202817, Private, James Vickers WILLIS
Aged 42

7th Battalion, Suffolk Regiment
(enlisted as No.22844, Suffolk Regiment)
Killed in Action on Saturday 28th April 1917

Born in Newmarket on 14th December 1875, youngest of 2 sons of James Vickers and Mary Ann WILLIS (née MORLEY) of 2 Shaves Cottages, Exning Road, Newmarket.

1881 census...James [5] was at 2 Shaves Cottages, Exning, with his father James V.[38] a tailor, born Gazeley, his mother Mary A [36] born Barton Mills, his sisters Frances E [8], Blanche [3] both born in Exning and brother John E.F. [10] Born in Fordham.

1891 census...James [15] was a newsagents assistant staying with sister Frances at Brookside, Moulton with their uncle and aunt John and Frances Blinker. His parents had moved to 8 Shaves Cottages with brother John ( now a tailor) and sisters Blanches and Florence VA [7] and Berthe A [5] both born in Exning.

1901 census...James [25] was a tailor, living at 8 Shaves Cottages with his parents and sisters Blanche, Florence and Bertha.

In Q4-1902 he married Kate DRAKE in Newmarket.
and they moved into Oxborough Terrace, King Edward Road, Newmarket by the time of the 1911 census.

1911 census...James [35] was a tailor living at 3 Oxborough Terrace, King Edward Road, Newmarket with his wife Kate and their children Florence Beatrice [7] Maud Lilian [4] and Ivy Mary [1], all bornin Newmarket.

This is another case of Exning Road being recorded in the census as Exning rather than Newmarket.

His entry in "Our Exning Heroes" reads:
"Born on Exning Road, and educated at All Saints School, he was working as a tailor at Messrs. Golding and Sons' when war broke out. He took a great interest in the local Church Parades, and was an energetic worker of the Shepherd's Club. He was in the Volunteers for many years, and also joined the National Reserves, through which he succeeded in joining up. He went to France in December, 1916, and was a regimental tailor to the 24th Suffolks; but when there was a great shortage of men, after the German offensive in the spring of 1917, he was, with all cooks and stores men, rushed into the line, and met his death, by a rifle bullet through the head, on April 28th, 1917." [ there was no 24th Battalion, this should read 2nd/4th. ]

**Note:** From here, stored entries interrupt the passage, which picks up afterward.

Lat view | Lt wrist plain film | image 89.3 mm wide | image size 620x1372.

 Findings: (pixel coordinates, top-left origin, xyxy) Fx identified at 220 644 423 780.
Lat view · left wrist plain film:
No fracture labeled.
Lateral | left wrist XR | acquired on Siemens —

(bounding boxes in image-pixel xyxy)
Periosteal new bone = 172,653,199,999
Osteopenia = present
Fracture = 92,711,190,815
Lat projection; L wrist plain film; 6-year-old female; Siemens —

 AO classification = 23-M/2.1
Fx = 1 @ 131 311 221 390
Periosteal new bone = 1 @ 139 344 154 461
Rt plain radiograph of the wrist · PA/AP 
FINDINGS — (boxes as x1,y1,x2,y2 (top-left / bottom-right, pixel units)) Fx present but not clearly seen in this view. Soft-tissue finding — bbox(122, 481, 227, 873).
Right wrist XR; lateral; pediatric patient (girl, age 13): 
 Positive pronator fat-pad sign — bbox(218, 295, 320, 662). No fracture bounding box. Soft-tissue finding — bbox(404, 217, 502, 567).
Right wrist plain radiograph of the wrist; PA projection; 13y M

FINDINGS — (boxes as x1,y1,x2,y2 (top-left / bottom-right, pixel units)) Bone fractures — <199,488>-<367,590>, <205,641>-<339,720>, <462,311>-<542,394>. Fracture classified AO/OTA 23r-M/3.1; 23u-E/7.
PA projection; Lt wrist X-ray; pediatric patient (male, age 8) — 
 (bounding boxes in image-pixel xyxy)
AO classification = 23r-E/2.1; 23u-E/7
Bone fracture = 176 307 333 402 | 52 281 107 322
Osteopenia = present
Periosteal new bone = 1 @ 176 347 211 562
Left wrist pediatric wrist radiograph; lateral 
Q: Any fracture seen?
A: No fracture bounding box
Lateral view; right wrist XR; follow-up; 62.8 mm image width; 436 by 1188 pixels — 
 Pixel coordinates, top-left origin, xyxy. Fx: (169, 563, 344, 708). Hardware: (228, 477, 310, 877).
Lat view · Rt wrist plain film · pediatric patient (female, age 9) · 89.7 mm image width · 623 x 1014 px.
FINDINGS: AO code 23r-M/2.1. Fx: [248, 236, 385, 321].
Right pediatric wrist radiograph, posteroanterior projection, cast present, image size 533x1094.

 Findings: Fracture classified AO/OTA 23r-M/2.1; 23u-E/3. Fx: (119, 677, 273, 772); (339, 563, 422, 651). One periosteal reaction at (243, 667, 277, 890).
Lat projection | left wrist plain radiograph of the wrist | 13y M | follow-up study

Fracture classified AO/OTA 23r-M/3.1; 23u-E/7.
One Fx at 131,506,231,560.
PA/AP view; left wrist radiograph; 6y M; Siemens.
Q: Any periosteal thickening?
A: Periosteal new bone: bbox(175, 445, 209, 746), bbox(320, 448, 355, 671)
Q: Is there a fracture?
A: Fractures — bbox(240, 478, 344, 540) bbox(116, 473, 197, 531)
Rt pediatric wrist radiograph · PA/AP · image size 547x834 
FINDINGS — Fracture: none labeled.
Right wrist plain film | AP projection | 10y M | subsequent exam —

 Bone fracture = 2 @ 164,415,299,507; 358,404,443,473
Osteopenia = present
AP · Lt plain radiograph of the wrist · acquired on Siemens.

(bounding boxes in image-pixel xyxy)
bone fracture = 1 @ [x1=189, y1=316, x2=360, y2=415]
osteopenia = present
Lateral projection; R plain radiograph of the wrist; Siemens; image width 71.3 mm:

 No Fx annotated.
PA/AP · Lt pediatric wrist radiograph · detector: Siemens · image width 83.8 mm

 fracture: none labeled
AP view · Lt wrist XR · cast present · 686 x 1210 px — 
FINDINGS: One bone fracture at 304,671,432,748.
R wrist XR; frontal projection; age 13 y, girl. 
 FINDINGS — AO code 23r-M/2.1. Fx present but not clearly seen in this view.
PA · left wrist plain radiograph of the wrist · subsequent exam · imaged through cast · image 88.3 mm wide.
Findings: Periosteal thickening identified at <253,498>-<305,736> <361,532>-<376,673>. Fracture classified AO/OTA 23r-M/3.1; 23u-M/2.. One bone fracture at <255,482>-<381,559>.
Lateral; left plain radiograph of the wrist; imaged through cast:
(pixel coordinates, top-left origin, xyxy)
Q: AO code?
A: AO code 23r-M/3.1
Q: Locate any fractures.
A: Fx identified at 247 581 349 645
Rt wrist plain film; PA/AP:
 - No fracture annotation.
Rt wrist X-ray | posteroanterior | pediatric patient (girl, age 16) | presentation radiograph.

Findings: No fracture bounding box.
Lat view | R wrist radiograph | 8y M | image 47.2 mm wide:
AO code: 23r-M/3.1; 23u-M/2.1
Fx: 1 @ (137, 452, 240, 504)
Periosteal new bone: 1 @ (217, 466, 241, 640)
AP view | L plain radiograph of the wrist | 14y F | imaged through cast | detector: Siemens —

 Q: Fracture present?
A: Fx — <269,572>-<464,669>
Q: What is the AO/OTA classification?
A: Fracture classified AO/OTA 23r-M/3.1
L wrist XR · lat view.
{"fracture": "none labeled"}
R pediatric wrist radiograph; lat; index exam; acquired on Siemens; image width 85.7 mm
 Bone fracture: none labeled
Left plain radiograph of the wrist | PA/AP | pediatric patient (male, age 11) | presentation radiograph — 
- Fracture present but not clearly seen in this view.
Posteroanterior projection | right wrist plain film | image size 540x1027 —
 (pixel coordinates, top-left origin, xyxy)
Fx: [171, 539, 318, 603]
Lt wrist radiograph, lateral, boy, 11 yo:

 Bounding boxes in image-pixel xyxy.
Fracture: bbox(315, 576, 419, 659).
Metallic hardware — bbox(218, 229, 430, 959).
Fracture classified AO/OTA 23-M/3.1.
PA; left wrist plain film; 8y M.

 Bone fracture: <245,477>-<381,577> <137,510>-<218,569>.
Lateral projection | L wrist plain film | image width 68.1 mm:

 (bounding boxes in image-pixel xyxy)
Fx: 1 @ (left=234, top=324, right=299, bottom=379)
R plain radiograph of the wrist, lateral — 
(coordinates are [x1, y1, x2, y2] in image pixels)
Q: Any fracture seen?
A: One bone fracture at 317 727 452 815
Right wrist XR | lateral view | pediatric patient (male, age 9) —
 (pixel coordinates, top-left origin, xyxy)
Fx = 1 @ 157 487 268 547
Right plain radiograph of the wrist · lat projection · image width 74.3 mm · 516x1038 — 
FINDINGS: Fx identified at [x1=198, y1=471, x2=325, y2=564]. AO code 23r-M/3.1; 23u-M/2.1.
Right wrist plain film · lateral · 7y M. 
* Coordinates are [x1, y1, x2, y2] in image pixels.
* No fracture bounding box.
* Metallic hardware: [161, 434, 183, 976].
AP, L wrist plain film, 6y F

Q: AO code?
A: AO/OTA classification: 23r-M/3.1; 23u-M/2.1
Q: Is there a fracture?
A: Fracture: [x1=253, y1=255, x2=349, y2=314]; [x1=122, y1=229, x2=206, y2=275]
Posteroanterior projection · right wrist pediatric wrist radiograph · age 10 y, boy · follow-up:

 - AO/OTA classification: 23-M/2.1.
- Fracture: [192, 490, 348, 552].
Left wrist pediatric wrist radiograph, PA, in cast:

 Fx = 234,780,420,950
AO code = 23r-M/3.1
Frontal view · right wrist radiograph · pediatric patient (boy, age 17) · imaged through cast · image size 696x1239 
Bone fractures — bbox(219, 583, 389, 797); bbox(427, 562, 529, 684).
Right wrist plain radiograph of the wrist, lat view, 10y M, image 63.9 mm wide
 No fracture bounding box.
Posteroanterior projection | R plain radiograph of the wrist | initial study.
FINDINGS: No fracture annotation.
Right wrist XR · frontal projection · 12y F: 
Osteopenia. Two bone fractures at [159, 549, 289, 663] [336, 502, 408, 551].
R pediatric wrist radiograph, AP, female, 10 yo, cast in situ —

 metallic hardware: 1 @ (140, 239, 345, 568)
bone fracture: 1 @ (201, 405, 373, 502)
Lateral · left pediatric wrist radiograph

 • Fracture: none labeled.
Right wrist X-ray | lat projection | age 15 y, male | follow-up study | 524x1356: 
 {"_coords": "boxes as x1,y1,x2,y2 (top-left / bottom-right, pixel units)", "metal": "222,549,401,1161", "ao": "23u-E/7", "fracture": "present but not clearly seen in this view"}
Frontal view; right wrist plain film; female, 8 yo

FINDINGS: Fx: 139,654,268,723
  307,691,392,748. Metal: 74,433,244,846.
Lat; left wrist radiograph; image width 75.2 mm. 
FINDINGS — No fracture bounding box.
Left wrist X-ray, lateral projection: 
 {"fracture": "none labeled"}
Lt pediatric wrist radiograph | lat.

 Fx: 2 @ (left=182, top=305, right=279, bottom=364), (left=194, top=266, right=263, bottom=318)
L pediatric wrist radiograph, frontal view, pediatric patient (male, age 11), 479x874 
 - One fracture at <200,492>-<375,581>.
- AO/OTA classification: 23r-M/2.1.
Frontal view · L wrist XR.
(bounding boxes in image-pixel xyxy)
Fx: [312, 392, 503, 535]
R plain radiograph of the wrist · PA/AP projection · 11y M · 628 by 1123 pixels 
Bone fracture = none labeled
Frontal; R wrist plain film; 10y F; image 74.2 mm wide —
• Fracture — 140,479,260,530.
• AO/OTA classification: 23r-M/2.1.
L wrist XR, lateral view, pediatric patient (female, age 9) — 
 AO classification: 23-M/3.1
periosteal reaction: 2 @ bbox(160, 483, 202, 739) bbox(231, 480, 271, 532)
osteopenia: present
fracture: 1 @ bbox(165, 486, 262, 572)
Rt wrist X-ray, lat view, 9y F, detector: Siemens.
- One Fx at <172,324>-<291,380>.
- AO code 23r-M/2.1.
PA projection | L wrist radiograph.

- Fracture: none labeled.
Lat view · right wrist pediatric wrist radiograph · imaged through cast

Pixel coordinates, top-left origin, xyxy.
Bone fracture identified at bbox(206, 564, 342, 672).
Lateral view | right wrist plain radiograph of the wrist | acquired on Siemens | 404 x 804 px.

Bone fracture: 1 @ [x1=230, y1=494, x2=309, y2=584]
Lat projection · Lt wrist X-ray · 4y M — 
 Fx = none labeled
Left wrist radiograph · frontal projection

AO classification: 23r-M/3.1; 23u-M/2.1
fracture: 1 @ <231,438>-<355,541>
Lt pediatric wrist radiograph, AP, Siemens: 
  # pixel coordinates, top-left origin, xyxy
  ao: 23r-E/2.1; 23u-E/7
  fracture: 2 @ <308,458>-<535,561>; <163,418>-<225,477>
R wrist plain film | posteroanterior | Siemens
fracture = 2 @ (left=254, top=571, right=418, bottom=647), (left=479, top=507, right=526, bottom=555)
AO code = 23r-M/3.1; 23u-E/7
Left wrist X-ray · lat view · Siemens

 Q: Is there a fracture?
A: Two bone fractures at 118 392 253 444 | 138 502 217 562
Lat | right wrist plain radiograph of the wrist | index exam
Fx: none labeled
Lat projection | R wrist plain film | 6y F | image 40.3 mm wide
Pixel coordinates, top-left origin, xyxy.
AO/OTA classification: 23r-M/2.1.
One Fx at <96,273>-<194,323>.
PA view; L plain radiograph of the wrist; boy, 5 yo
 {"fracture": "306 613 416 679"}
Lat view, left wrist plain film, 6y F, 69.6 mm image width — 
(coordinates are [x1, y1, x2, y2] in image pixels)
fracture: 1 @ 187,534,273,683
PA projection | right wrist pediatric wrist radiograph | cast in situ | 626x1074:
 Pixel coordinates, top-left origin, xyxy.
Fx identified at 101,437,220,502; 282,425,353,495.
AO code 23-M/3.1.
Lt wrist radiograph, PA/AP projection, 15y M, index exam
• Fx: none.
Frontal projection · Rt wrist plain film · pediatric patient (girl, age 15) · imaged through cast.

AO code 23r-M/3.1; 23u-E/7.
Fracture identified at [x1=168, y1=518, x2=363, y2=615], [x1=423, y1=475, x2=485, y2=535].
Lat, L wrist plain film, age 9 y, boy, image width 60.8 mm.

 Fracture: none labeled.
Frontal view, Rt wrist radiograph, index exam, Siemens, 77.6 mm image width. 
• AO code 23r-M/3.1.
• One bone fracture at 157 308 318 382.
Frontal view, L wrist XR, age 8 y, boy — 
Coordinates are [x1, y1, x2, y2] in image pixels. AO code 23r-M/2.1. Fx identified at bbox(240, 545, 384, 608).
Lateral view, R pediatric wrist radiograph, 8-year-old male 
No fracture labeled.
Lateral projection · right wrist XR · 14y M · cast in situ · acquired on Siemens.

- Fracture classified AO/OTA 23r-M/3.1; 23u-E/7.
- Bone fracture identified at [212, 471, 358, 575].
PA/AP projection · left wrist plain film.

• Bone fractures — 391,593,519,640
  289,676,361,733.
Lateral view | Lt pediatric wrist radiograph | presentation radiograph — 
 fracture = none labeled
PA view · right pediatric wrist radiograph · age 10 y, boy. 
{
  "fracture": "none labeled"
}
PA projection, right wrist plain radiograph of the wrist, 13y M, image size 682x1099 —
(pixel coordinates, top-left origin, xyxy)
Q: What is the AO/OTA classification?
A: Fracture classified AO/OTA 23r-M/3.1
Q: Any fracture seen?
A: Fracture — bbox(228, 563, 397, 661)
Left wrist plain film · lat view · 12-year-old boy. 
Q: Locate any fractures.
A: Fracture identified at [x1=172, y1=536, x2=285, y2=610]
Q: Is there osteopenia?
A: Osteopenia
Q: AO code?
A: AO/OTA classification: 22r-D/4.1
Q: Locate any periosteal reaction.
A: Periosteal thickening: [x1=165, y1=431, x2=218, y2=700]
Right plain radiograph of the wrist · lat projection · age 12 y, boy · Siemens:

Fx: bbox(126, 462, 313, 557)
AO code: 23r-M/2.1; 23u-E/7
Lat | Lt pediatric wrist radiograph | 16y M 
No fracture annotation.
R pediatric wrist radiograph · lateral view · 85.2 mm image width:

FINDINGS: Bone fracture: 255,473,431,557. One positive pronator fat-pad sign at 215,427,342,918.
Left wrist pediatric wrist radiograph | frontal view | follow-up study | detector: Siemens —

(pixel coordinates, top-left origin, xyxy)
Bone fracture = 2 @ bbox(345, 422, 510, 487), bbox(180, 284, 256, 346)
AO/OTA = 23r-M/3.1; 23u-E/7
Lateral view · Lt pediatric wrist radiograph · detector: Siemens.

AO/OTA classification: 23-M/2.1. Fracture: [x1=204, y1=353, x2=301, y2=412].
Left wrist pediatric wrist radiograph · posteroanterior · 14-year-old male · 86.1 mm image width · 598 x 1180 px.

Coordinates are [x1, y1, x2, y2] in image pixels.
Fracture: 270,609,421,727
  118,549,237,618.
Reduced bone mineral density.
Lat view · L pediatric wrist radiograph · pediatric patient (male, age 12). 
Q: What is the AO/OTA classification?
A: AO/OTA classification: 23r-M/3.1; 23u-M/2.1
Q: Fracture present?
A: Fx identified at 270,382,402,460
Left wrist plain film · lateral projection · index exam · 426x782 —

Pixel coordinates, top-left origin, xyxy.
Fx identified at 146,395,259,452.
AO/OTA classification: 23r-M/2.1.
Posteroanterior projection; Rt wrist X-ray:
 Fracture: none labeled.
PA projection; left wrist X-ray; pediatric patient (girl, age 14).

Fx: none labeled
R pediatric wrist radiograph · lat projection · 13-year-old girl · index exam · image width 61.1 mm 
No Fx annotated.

On April 28th 1917 an attack on a front of about eight miles was launched by the British and Canadian troops, the 12th Division making their thrust between the Scarpe and Monchy. The 7th Suffolks went over the top at 4:45am to attack the new Blue Line, passed through the 5th Royal Berkshire Regiment, who had captured Bayonet trench and also some 150 yards of Rifle trench. They immediately came under the most devastating machine gun fire from Roeux, which the troops operating on the north side of the Scarpe had not yet taken, and suffered very heavy losses. Parts of the various companies managed to reach the first objective but were unable to gain further ground. All the officers except the Colonel and the Adjutant having been killed or wounded, these small parties returned to the Black Line as soon as it grew dark, and at 1 am the battalion (now reduced to 190 effectives) withdrew to the support line.
James' battalion, the 7th, had 95 killed on a bad day for the Suffolk Regiment, as the 11th Battalion also lost 107 men killed in the Roeux Chemical Works attack. Of these 202 men, 169 have no identified grave, being commemorated on the Arras Memorial at Faubourg d'Amiens.

No known grave - James is commemorated on the Arras Memorial, France- Ref:Bay 4
and is also commemorated on the Roll of Honour in St Philip & St Etheldreda's Church, Exning Road.